Она живёт в той же квартире. Мать Аркашкина умерла ещё за год до отъезда сынка в Сибирь.

Сосед Валентины всё тот же. Георгий Марков. А у него несчастье. Появились клопы. Уж сколько раз лазил по стенам, прыская хлорофосом. Один раз лестница заскользила по паркету, как же без лестницы. Потолки-то в наших домах высоченные. Так Георгий Семёнович сильно расшибся, упал вместе с нею. В синяках ходил. Люди видели. А клопам – нипочём. Теперь Георгий Семёнович ставит лестницу в старые калоши, чтоб она не скользила.

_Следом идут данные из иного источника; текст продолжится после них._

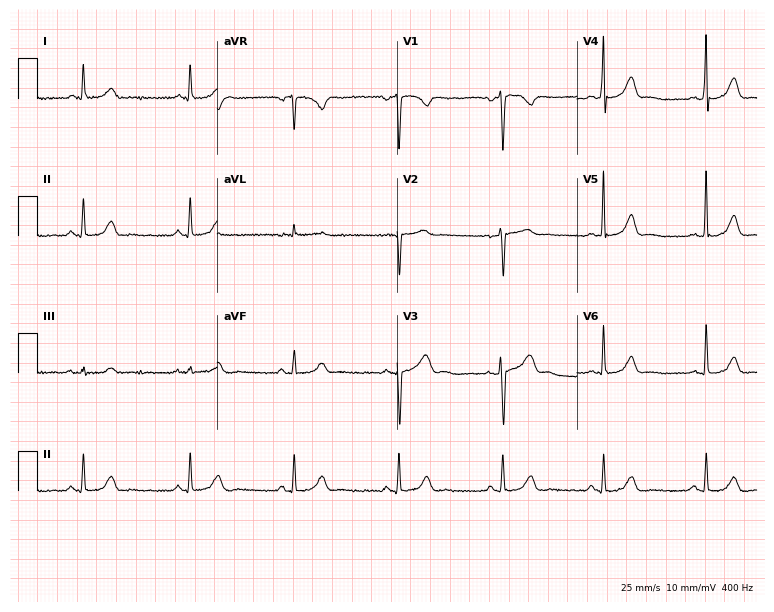
Standard 12-lead ECG recorded from a 52-year-old man. Read as a normal ECG.
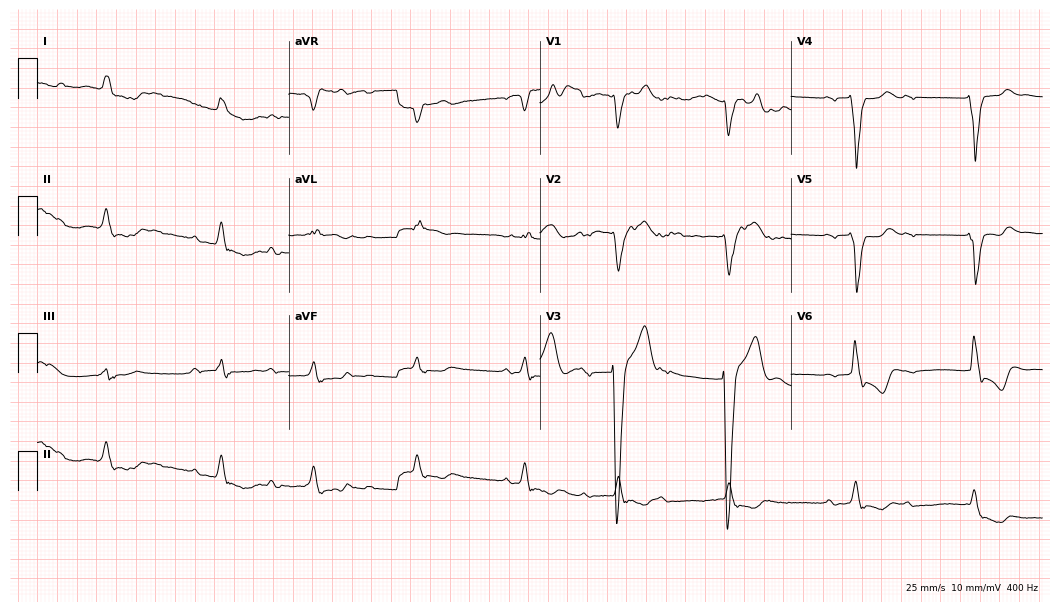
Standard 12-lead ECG recorded from a male, 74 years old (10.2-second recording at 400 Hz). None of these six findings is recorded: first-degree AV block, right bundle branch block, left bundle branch block, sinus bradycardia, atrial fibrillation, sinus tachycardia. Other findings, if any, are not listed.

Говорят, появилось ново средство от клопов. Но разве его достанешь. Дефицит. Только по блату.

С диссертацией у Маркова что-то не склеилось. Всё темы какие-то неподходящие. Трудно нынче с темами. Горбачёв пришёл. Потепление это, чёрт побери!

А так всё хорошо. На службе Марков идёт в гору. Не до науки ему. Он превосходный администратор.

А пару он себе ещё сыщет! Ему ещё нет пятидесяти.

Последнее время Григорий Семёнович часто прохаживается до памятника Ивану Ивановичу Бецкому, что на заднем дворе института Герцена. Это ещё при императоре Павле Первом Бецкий был инициатором создания «Воспитательного дома» в Санкт-Петербурге, который позже превратился в высший Женский педагогический институт, ставший в советское время педагогическим институтом имени Герцена. Вот, оказывается, Ивану Ивановичу Бецкому, он, Марков, обязан своей вполне удавшейся карьерой. Ещё неизвестно, какой бы из него вышел инженер-технарь.

Для жизни ведь что главное? Выбрать оптимальный вариант.

И не всегда это были деньги. Вот он сам не помнит, чтоб ему приходилось кого-то о чем-либо просить. Попросить молодую девицу прийти на встречу с ним? Зачем просить? Проще сказать: «Может, вечерком посидим в ресторанчике». А там уже как случится. Георгий Семёнович уверен, что его брак был бы недолговечен.